# binomial expansion question - don't know what is being asked?

• Jan 7th 2011, 04:17 AM
angypangy
binomial expansion question - don't know what is being asked?
Hi

I have this question:
(i) show that (2 + x)^4 = 16 + 32x + 24x^2 + 8x^3 + x^4 for all x.

for all x? What does that mean?

(ii) Find the values of x for which (2 + x)^4 = 16 + 16x + x^4

??

Angus
• Jan 7th 2011, 04:27 AM
Prove It
i) For all $\displaystyle \displaystyle x$ means it's true no matter what the value of $\displaystyle \displaystyle x$ is Just perform the binomial expansion.

ii) Expand $\displaystyle \displaystyle (2+x)^4$ which you should have done for part i) and then set it equal to $\displaystyle \displaystyle 16+16x+x^4$ and solve.
• Jan 7th 2011, 04:32 AM
Plato
Quote:

Originally Posted by angypangy
(i) show that (2 + x)^4 = 16 + 32x + 24x^2 + 8x^3 + x^4 for all x.
for all x?

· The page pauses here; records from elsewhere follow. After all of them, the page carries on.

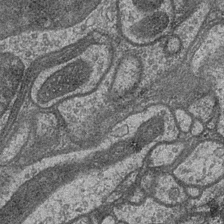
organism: Drosophila
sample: Optic medulla
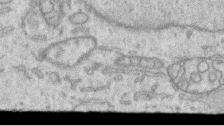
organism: Human
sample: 1205lu cells

What does that mean?

(ii) Find the values of x for which (2 + x)^4 = 16 + 16x + x^4

We know $\displaystyle \left( {a + b} \right)^4 = \sum\limits_{k = 0}^4 {\binom{4}{k}a^{4 - k} b^k }$.
So for the first part let $\displaystyle a=2~\&~b=x.$

For part two solve $\displaystyle 16x+24x^2+8x^2=0$.
• Jan 7th 2011, 04:48 AM
grgrsanjay
i think this is the equation for second one

x(x^2 + 3x +2) = 0

the values of x are 0, -1 ,-2
• Jan 7th 2011, 07:02 AM
angypangy
Hi

I am still a little confused with this question. I can see how to get factors 0, -1 and -2. But if I use them in (2 + x)^4 - ie 2+ -2 = 0 - 0^4 = 0 - not 16 + 16x + x^4

Angus
• Jan 7th 2011, 07:18 AM
e^(i*pi)
$\displaystyle (2+x)^4 = x^4+8 x^3+24 x^2+32 x+16$

x^4+8 x^3+24 x^2+32 x+16 = x^4+16x+16[/tex]

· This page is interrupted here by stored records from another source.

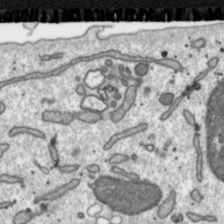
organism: Toxoplasma gondii
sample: Parasites in a vacuole inside a host cell
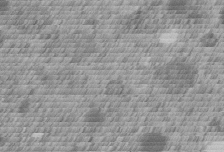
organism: C. elegans
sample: C. elegans embryo early stage
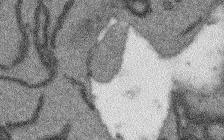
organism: Arabidopsis thaliana
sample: Root tip
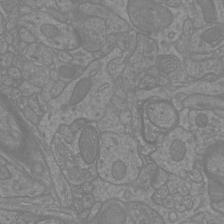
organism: Mouse
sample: Cortical neurons
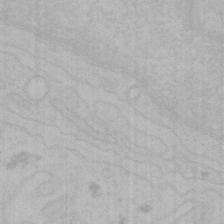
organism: Mouse
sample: Choroid plexus
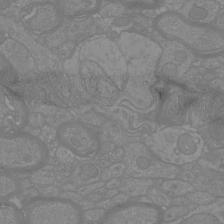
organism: Mouse
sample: Cortical neurons
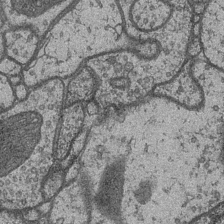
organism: Drosophila
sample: Optic medulla
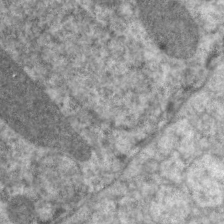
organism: C. elegans
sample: Pharynx

$\displaystyle x^4$ and $\displaystyle 16$ cancel and when you take 16x from both sides you get

$\displaystyle 8x^3+24x^2+16x = 0$

You can factor out $\displaystyle 8x$ from this equation to give $\displaystyle 8x(x^2+3x+2) = 8x(x+2)(x+1) = 0$

edit: You have to sub in 0, -1 and 2 on the RHS too

For example using 0

$\displaystyle (2+0)^4 = 16+16(0)+(0)^4 \implies 16=16$ and so $\displaystyle x=0$ is a solution
• Jan 7th 2011, 07:22 AM
Quote:

Originally Posted by angypangy
Hi

I am still a little confused with this question. I can see how to get factors 0, -1 and -2. But if I use them in (2 + x)^4 - ie 2+ -2 = 0 - 0^4 = 0 - not 16 + 16x + x^4

$\displaystyle (2+x)^4=x^4+8x^3+24x^2+32x+16$
$\displaystyle (2+x)^4=x^4+16x+16\Rightarrow\ \left(x^4+8x^3+24x^2+32x+16\right)-\left(x^4+16x+16\right)=0$
$\displaystyle \Rightarrow\ 8x^3+24x^2+16x=0\Rightarrow\ x^3+3x^2+2x=0$
You can only verify that $\displaystyle x=0,\;-1,\;-2$ cause the equation $\displaystyle x^3+3x^2+2x$ to be zero.